American tariffs struck a decisive blow to the Chinese economy, forcing the business-savvy Communists to come to the table. In 2018, China posted its worst economic growth figure — 6.6 percent — since 1990, when then-president George Bush used the collapse of the Soviet Union to push through a globalist America Last foreign policy imitated by his successors Clinton, Bush, and Obama. China’s entry into the World Trade Organization in 2001 spelled doom for American manufacturing. The Midwest, battered also by NAFTA and the more than $1 trillion taxpayer tab for the Iraq War, fell into deep economic decline.

But Trump is bringing it back, aided by Mnuchin and his economic adviser Larry Kudlow, who is more than willing to play ball with tariffs in order to correct the massive trade disparity enjoyed by the Chinese regime.

The two sides have already agreed on one major point: China is going to purchase about $1.2 trillion in additional American goods over a six-year period, enough to wipe out the trade imbalance by the year 2024.

But the devil is in the details.
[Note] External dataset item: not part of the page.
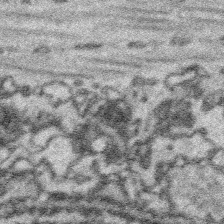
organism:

The American people deserve 5G technology without fear of Chinese companies spying on us, even more than they do now. And the Chinese shamelessly rip off our tech innovation with intellectual property theft. Inventors — like content creators — don’t like being ripped off.

Trump has the upper hand because he can always call the deal off and impose more tariffs on China. Who can stop him? Not the well-funded but misguided Koch political network, which fought tooth and nail against tariffs (they like so-called “free trade” because they like cheap overseas labor). The Kochs were completely incapable of stopping Trump’s tariffs, which must really make them mad. Some people just don’t want to see America do well. Sad!

Now the Chinese vice premier is gearing up for a trip to Washington, D.C. Has he read “Art of the Deal”? Perhaps the North Koreans can lend him their copy, gifted to them by America’s informal ambassador Dennis Rodman.

Good work, Lighthizer and Mnuchin!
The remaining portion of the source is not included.